Okay Now i understand you ploy.I am not going to engage a debate over who has more head knowledge. AS for theories I lied when I said i don't study them. I wanted to pick your brain and understand your reasoning. Now I know. If you feel you have alot of knowledge and can really teach someone something then by all means share your knowledge of what you may know. But as for Kidney Breathing Returns chi to source. If you want principles and theory I can start a thread for that. I know it will be a boring thread just me an you talking about theories. But thats cool if you want to do that. Theories are great. But in the heat of the fight you may have adapt and break rules an disregard certain theories to for self preservation. As for the Link its proof that Wing Chun also practices Chi Kung or Hei Gung. What ever you wanna call it..

_Sun hei gwai yuen_ means Kidney breating returns Chi to the source.
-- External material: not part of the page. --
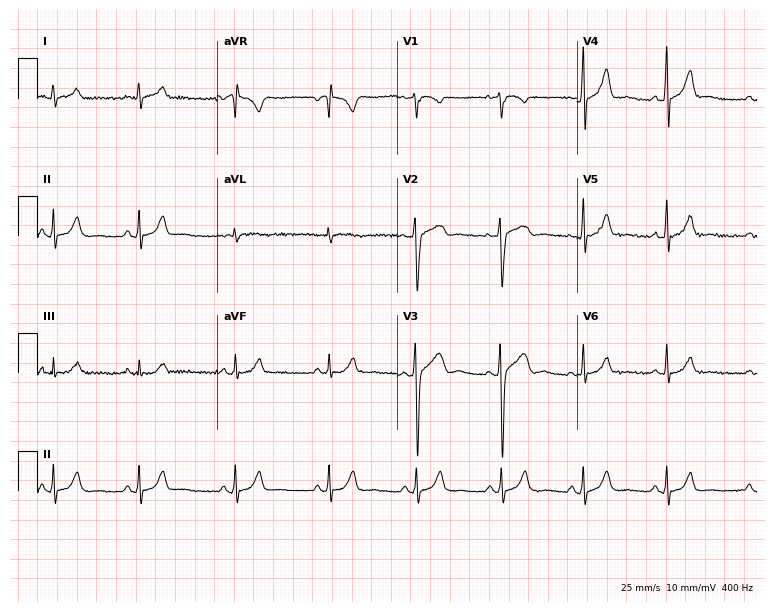
Electrocardiogram (7.3-second recording at 400 Hz), a male patient, 22 years old. Overall reading on record: normal ECG.

The word Sun means Kidneys
Hei means Chi
Gwai yuen means returning to the source

Return to source means to revitalize invigorate or rejuvenate.
As for reverse breathe and natural breathe etc etc. We can debate that all day long. With no real outcome. 

In short Wing Chun has Wing Chun Sets?

Do you agree?

As for the kidneys please share why it is so important to maintain Kidney health? Also please share how it connects with the Libido? 


Please share the Martial Benefits of Kidney Breathing?





JadecloudAlchemist said:


> Now I have a better understanding of what you are trying to say.
> 
> Kidney breathing is an advance set. I find alot of Qigong teachers teach things like it without having their students knowing how to relax,regulate the mind,and feel the area first.
> 
> I have seen different Marrow cleansing/washing exercises on the market.
> It also is an advance form because how difficult it is to sense the Marrow among other theories involved. If you know the theories and principles you will be able to understand Qigong better than someone who just does the exercises.


----------



## JadecloudAlchemist

> Okay Now i understand you ploy.I am not going to engage a debate over who has more head knowledge.


 
I never was trying to engage in a debate. I was trying to have a better understanding of what you were saying by the link.

You then spoke about what your teacher said about "Aggressive Qi"

Which I do not find to be true.

You then go on speaking about Kidney breathing and Marrow cleansing which would be considered at least by my standards advance forms.




> AS for theories I lied when I said i don't study them. I wanted to pick your brain and understand your reasoning. Now I know. If you feel you have alot of knowledge and can really teach someone something then by all means share your knowledge of what you may know.


 
One of the main reasons why I try to hold back from discussing Qigong online and even when teaching in person.



> If you want principles and theory I can start a thread for that. I know it will be a boring thread just me an you talking about theories. But thats cool if you want to do that. Theories are great. But in the heat of the fight you may have adapt and break rules an disregard certain theories to for self preservation.


 Do what you want I will comment on things I find to be truthful or practical. Theories are there for a reason. In Qigong if you do not know proper theory you are wasting your time in your cultivation. All the Sects though they may differ on methods they do agree on certain theories and do achieve higher levels you need to know Qigong theory.



> As for the kidneys please share why it is so important to maintain Kidney health? Also please share how it connects with the Libido?


 
You can look thru my past post I wrote a small article on Jing.



> Please share the Martial Benefits of Kidney Breathing?


 
Why should I share information with someone who:


> AS for theories I lied when I said


And who in another thread spoke ill-will towards my screen name?


----------



## Si-Je

I see now why Chi guy didn't want me to put to much stock in reading the books on this stuff.
Arguing about doing the same thing just maybe in different ways.  Getting hung up on schematics, technical lingo.  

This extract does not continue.